Re: array of MySQL data for substitution
by tlm (Prior) on Mar 29, 2005 at 20:26 UTC

    I don't know why you are getting no substitutions, but if I were doing this, instead of storing words in the DB, I'd store regexp strings (e.g. '\bfudge(?:d up)?\b') that I would then convert to regexps using qr; e.g.:

    while(my $ref = $sth->fetchrow_arrayref) { push @sw_regexps, qr($ref->[0]); }

    Also, you probably want the /g modifier in that s///

    the lowliest monk

Re: array of MySQL data for substitution
by Cody Pendant (Prior) on Mar 29, 2005 at 23:13 UTC
    Leaving aside the interesting discussion of censorship (I wrote something rather like this for a kids' website myself -- it's different when you're dealing with kids and their parents... one complained to me that their kid had seen "the C-word" on our website. I was horrified and checked my code before realising they meant "crap"...) why has nobody said "Use A Module"?

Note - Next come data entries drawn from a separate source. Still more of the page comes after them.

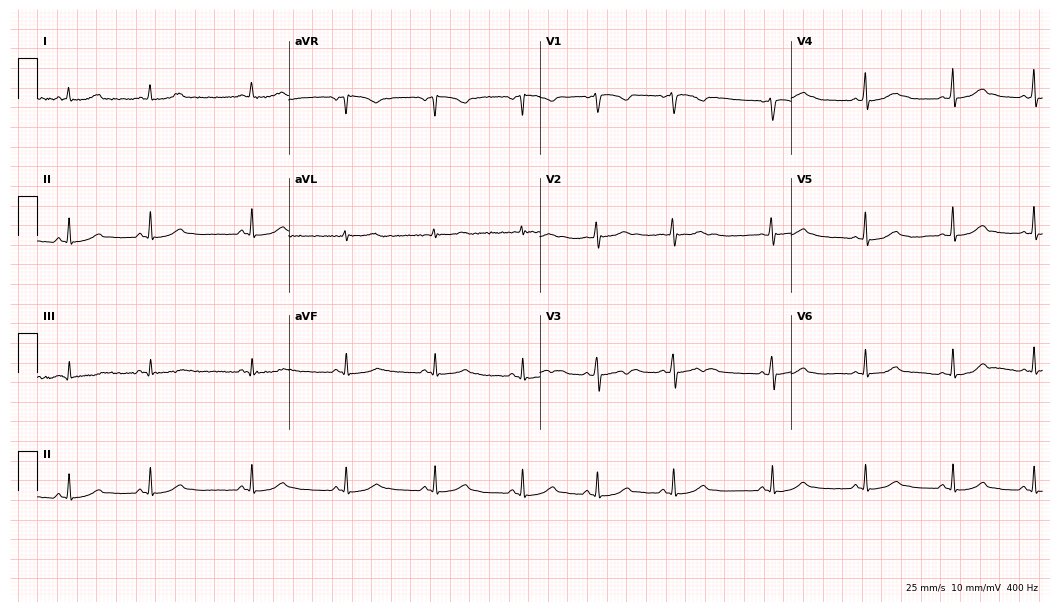
Standard 12-lead ECG recorded from a female, 21 years old (10.2-second recording at 400 Hz). Read as a normal ECG.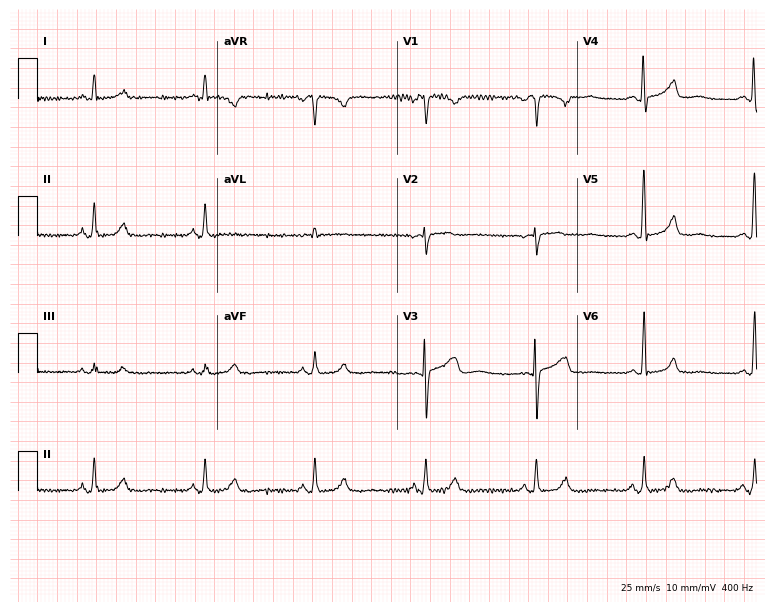
Resting 12-lead electrocardiogram. Patient: a 59-year-old woman. None of these six findings is recorded: first-degree AV block, right bundle branch block (RBBB), left bundle branch block (LBBB), sinus bradycardia, atrial fibrillation (AF), sinus tachycardia.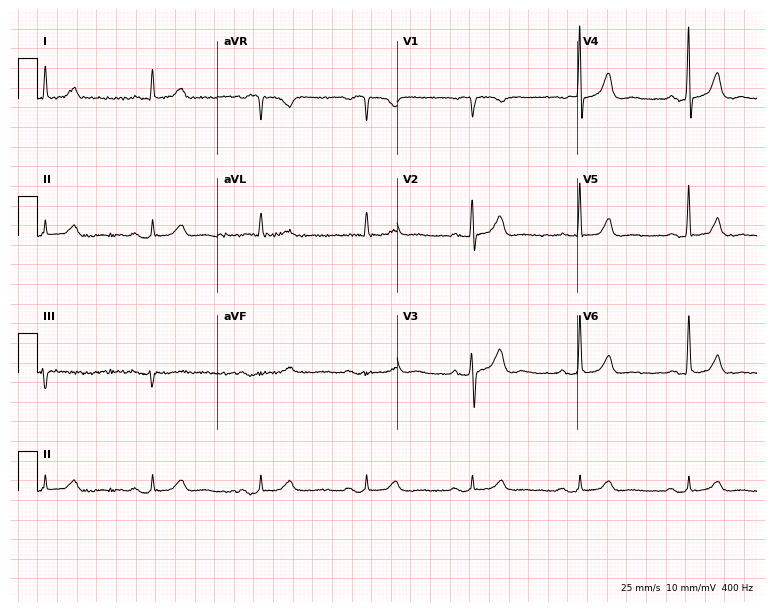
12-lead ECG (7.3-second recording at 400 Hz) from a male, 74 years old. Labelled as a normal ECG.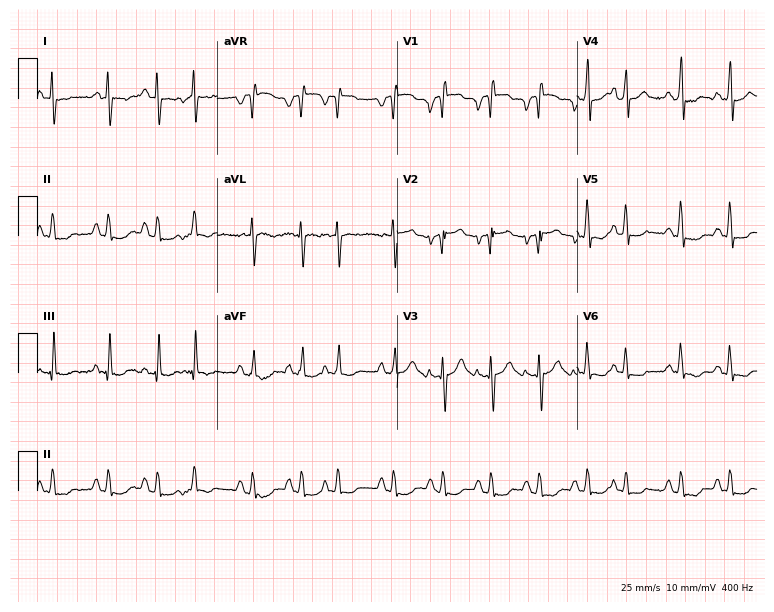
Resting 12-lead electrocardiogram (7.3-second recording at 400 Hz). Patient: a 65-year-old male. The tracing shows sinus tachycardia (a sinus rate of 100 beats per minute or more).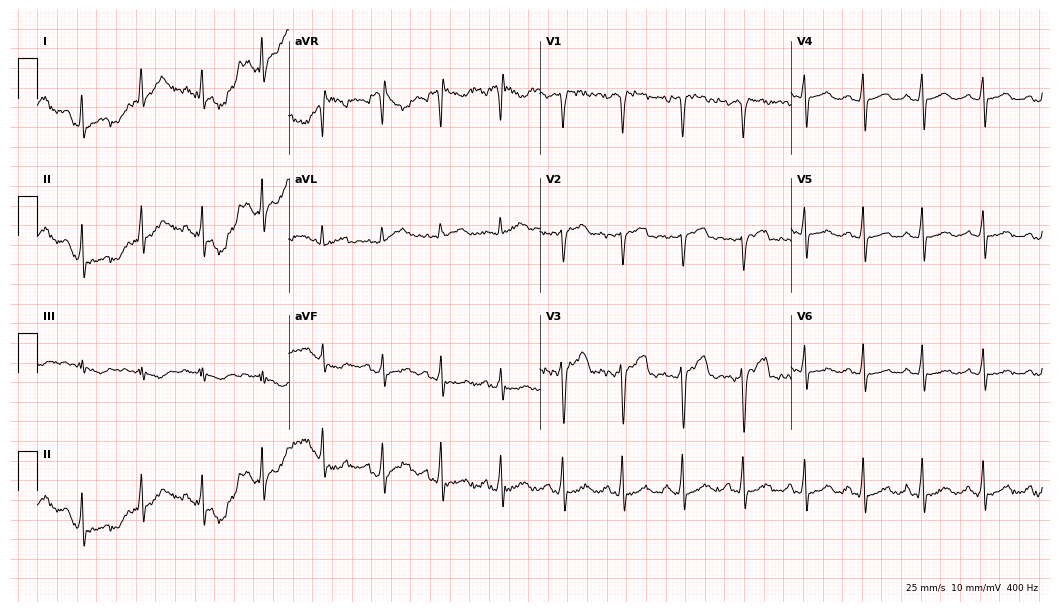
12-lead ECG from a 29-year-old woman. Labelled as a normal ECG.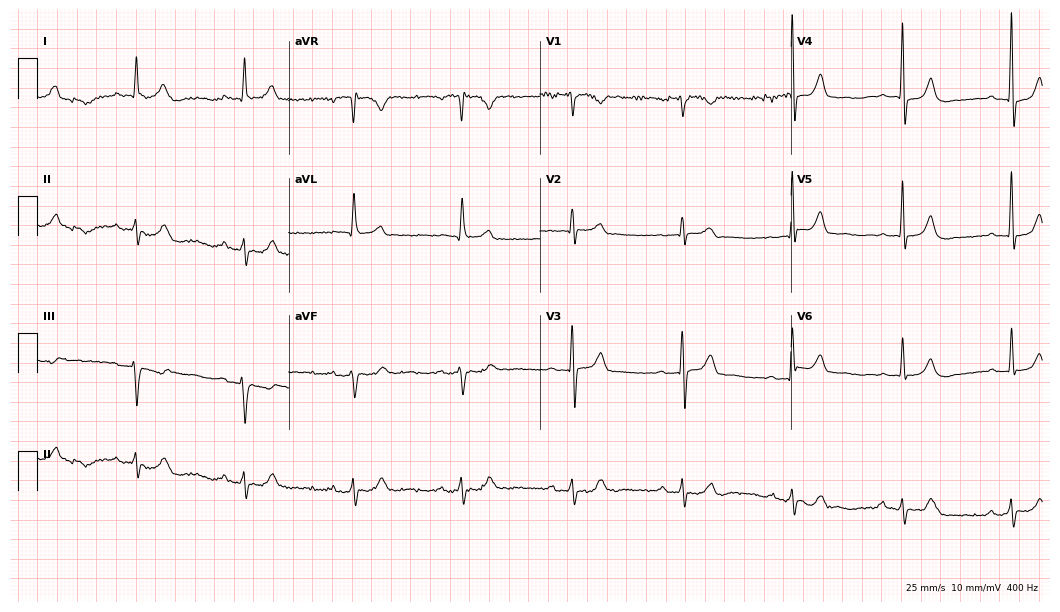
Resting 12-lead electrocardiogram (10.2-second recording at 400 Hz). Patient: a 73-year-old male. The tracing shows first-degree AV block.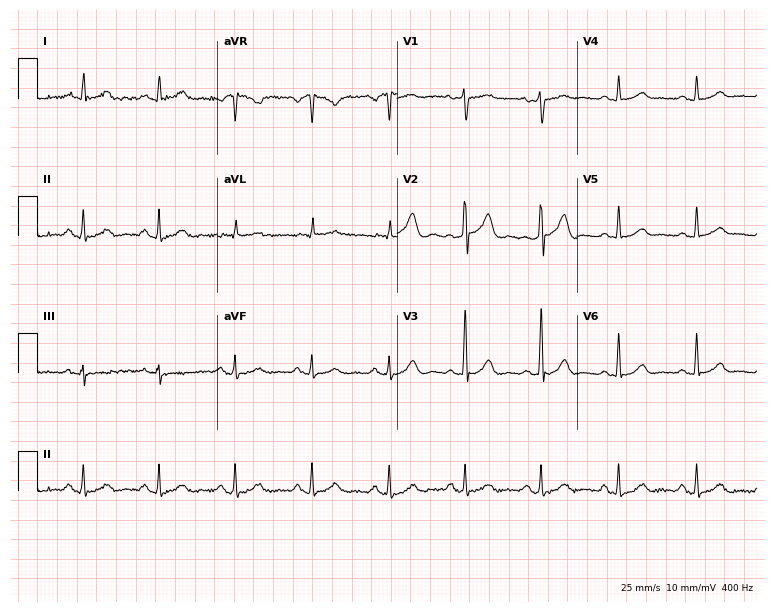
Resting 12-lead electrocardiogram (7.3-second recording at 400 Hz). Patient: a 47-year-old man. Read as a normal ECG.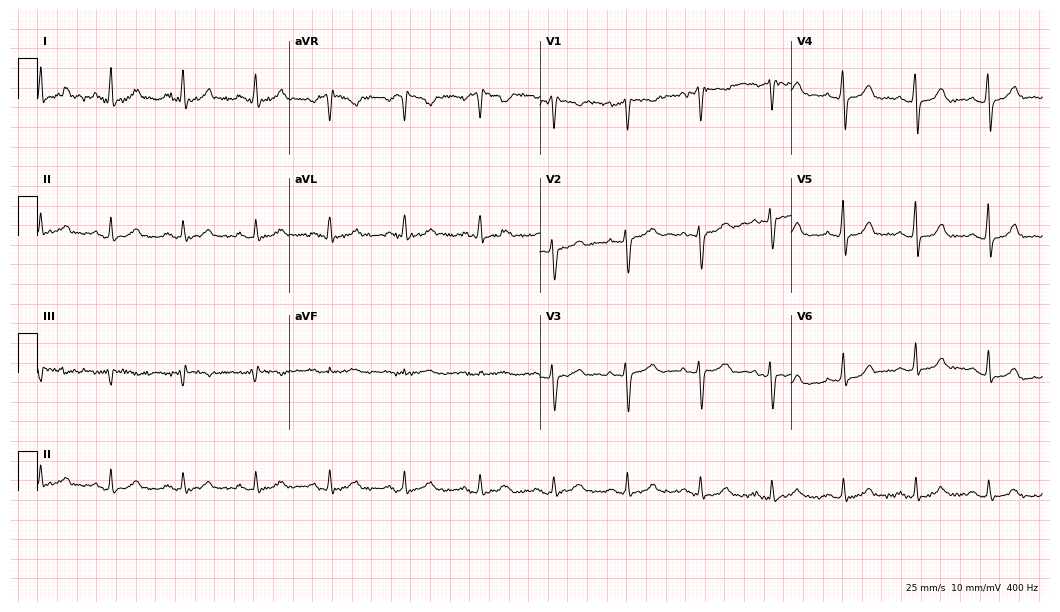
ECG — a 44-year-old woman. Labelled as a normal ECG.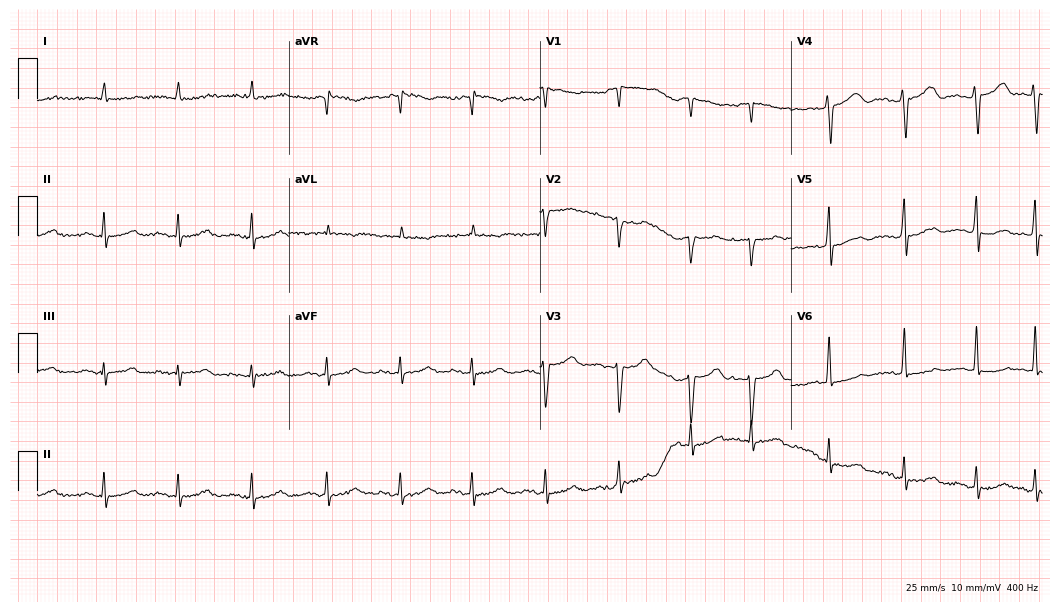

    There are a bunch of solutions if you search CPAN, and they have all kinds of features like storing the rude words in ROT-13 so that you see "shpx" instead of "fuck", plus using soundalike detection so that more creative miscreants can't get away with "phuk" either.



    ($_='kkvvttuubbooppuuiiffssqqffssmmiibbddllffss')
    =~y~b-v~a-z~s; print
Re: array of MySQL data for substitution
by Errto (Vicar) on Mar 30, 2005 at 05:13 UTC
    In the second snippet, you're running a substitution on the variable $text without assigning it the result of your query first. Is that what the actual code does?